A humble designer is one who affects no change indeed. Designers should be less humble. When engineers or business guys or management or *anyone* makes a product lousier, they should get up and shout, and raise hell. Designers should NOT 'know their place.' Because if the powers that be keep their power, then we will continue to live in a barely working cesspool of compromises and bad experiences.

Apple wins because the guy who cares the most about user experience happens to run the show. And last I checked, humble wasn’t really a word you could use to describe him.

Two quick design fixes lala.com can do to increase stickiness, conversion, and retention

Lala.com is a music sharing site that's been around for maybe a year or so. They've built some great traffic and have a product I use every day now. I first heard about it actually from Posterous users who kept asking for the ability to embed Lala.com in their blog posts. It's US-only for now (sorry, International friends) but at least now I don't have to pine away for a re-activation of my Spotify account.

As a product, it's great. But there is always room for improvement.
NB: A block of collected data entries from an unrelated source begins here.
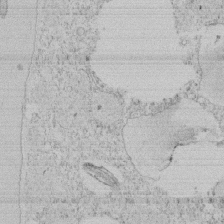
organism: Tetrahymena
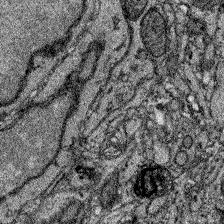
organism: Zebrafish
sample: Larval olfactory bulb
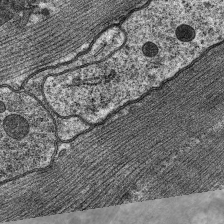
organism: C. elegans
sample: Pharynx
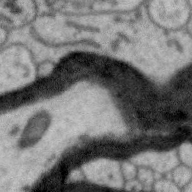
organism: Zebra finch
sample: Brain
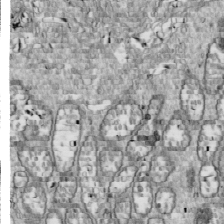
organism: Drosophila
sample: Cell division; meiosis; drosophila spermatocytes
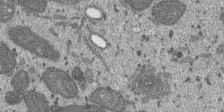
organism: Human
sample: Lung epithelial cells infected with SARS-CoV-2
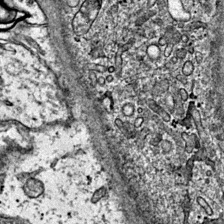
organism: Mouse
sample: Primary visual cortex
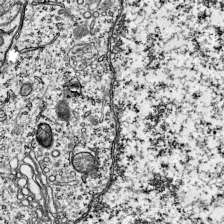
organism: Mouse
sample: Visual Cortex
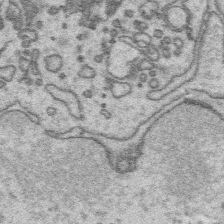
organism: Platynereis dumerilii
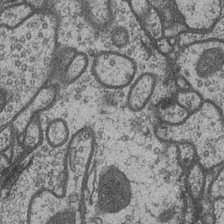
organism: Drosophila
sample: Optic medulla
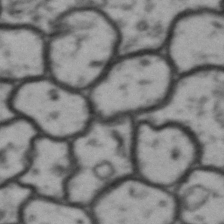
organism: Drosophila
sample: Brain
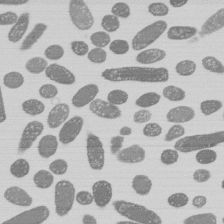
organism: E. coli
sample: Bacterial nucleoid
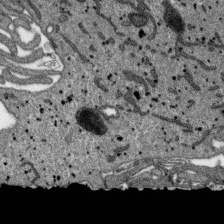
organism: Human
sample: Lung epithelial cells, uninfected (mock) control
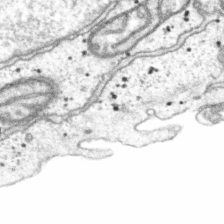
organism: Human
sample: HeLa cells
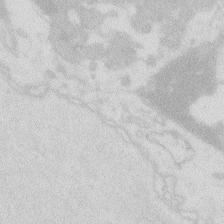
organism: Zebrafish
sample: Macrophage
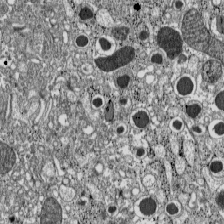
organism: C57BL Mouse
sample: Pancreatic islet
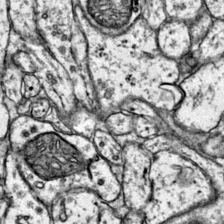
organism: Mouse
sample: Primary visual cortex
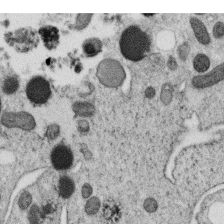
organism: C. elegans
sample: C. elegans oocyte; sperm cells
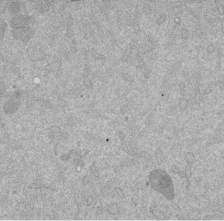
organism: Mouse
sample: Dividing mouse embryo 1 cell stage
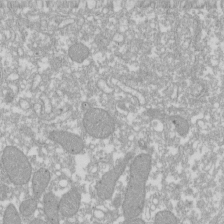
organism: Xenopus
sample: Cilia; centrioles in frog embryo cells
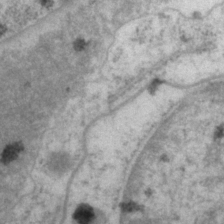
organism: P. pacificus
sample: Pharynx

Here are a few basic design changes that I think could give a big ROI.

1) Incentivize long-lasting value by switching the Play and the Add to Queue button

When I first saw lala.com, I thought it was yet another in a line of many music services. I, like every new visitor to every site, had my mouse hovering over the back button. Luckily I stayed around long enough to discover its value. They have pretty great song libraries that have everything from hits to the obscure parts of the catalog. And they allow you to play the whole song through once for free, which is very impressive.
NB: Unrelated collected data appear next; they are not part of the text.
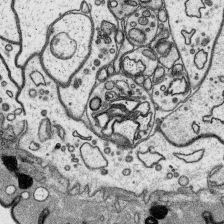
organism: Platynereis dumerilii
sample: Parapodia
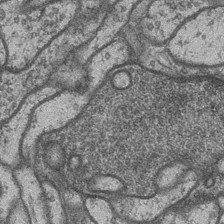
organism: Drosophila
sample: Optic medulla
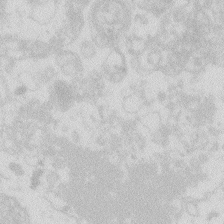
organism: Zebrafish
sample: Macrophage
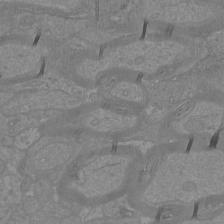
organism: Mouse
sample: Cortical neurons
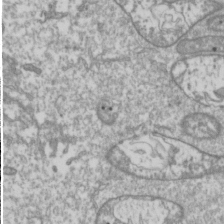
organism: Drosophila
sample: Cell division; meiosis; drosophila spermatocytes
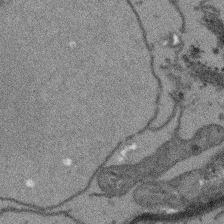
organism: Arabidopsis thaliana
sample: Root tip
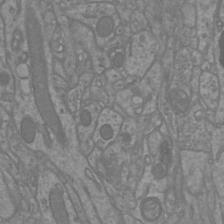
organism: Mouse
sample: Cortical neurons
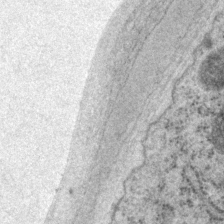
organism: P. pacificus
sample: Pharynx
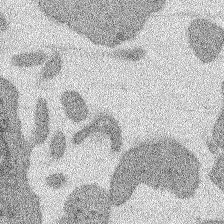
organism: Human
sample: HeLa cells
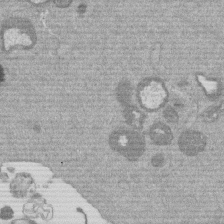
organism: Mouse
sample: Dividing mouse embryo 1 cell stage
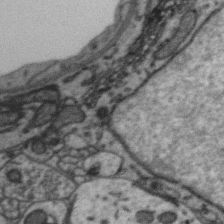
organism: Zebra finch
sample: Brain
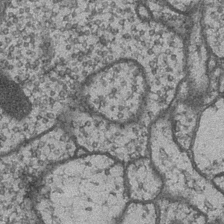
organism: Drosophila
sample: Optic medulla
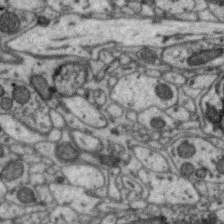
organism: Zebra finch
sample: Brain
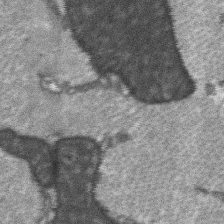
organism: C57BL Mouse
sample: Soleus
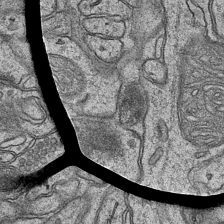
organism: Mouse
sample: CA1 Hippocampus
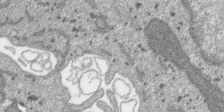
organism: Human
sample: Lung epithelial cells infected with SARS-CoV-2
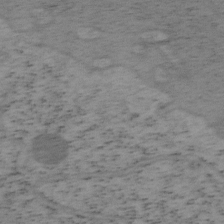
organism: Mouse
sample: OT-I killer T cells with ID8 ovarian cancer cells
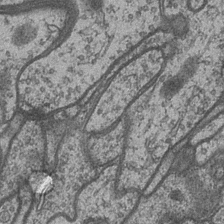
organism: Drosophila
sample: Optic medulla
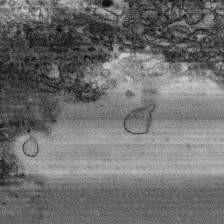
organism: Human
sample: CRL-1474
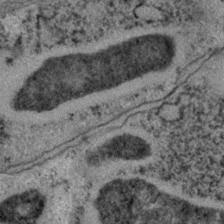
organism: C. elegans
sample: C. elegans embryo
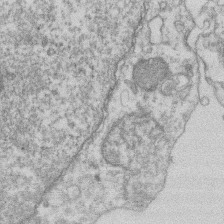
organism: Mouse
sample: T cell stromal cell synapse

They've expertly engineered the site to be playable at all times even during browsing. This means you can actually just browse around the site without ever stopping your music player. (It's something that our friends at YC-backed thesixtyone.com do really well too.) But the main call to action on most songs and albums isn't to take advantage of this ability to create playlists.
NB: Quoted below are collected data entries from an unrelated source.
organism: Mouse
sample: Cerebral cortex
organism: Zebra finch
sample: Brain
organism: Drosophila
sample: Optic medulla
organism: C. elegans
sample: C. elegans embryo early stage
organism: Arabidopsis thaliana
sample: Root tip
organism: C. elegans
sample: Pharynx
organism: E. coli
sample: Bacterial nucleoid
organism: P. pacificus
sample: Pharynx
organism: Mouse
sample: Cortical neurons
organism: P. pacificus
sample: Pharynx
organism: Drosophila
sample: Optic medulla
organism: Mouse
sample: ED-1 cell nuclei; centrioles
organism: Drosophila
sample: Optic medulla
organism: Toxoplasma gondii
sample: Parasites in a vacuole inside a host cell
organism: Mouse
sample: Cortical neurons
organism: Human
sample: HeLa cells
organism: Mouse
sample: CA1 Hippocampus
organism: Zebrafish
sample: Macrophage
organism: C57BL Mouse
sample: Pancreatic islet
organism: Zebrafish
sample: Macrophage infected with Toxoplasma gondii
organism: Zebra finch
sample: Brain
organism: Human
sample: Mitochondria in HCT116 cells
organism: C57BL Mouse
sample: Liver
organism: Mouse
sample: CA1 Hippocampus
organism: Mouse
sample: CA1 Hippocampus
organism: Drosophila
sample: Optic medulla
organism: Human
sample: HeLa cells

Instead, it's a play button that causes it to play now. Many users may not even realize they can queue long playlists of songs. Instead, a 'queue' button is next to it, but as all designers realize with time -- if it's a secondary action, nobody uses it.

The fix: Make the queue button default, and show a tooltip or flyout that teaches the user that they've added something to their playlist. Heck, make an ongoing sidebar to the right to reinforce the playlist concept. A single song play may only last 3 minutes, but if you can get people to create playlists of music, then you've a) achieved incredible lock-in and b) proven that you're valuable. You've beaten the back button, at that point.

When you're new, focus on being as simple as possible. But when you're in a crowded space, you have to focus on showing the user how you are different and better. Lala is interesting because of a voluminous on-demand catalog of music that can be your new music player playlist. So focus on that.


2) Once you prove to them you're valuable, make it easy for the user pay you and buy into the system.

Lala has a concept of song credits, and when you sign up, you get a prominent item in the menubar that lists how many song credits you have. You can listen to any song in their system for free once, but if you want to play the full length song again, it costs 10 cents to 'buy the web song' and stream the full length song forever. Like Spotify, without the monthly fee.

I didn't need all 25 song credits to realize this was a valuable service. Yet clicking on Song Credits always shows the same text wizard above. It wasn't until I used up all 25 credits that I was shown the UI I was expecting:

It's OK and even desirable to have great explanatory text around how your site works-- but don't hide functionality that is the critical path to the user who wants to buy into your system.

--

Building user experiences is just a repeating conversation you have with thousands of users every day. A faux pas here or there will not necessarily doom you, but it costs you some percentage of future customers in the end. For a service that hopes to be viral and organic, a few percentage points in conversion can result in significant deviations in outcome and success. A first impression is make or break, whether in person or on the web. Make yours count.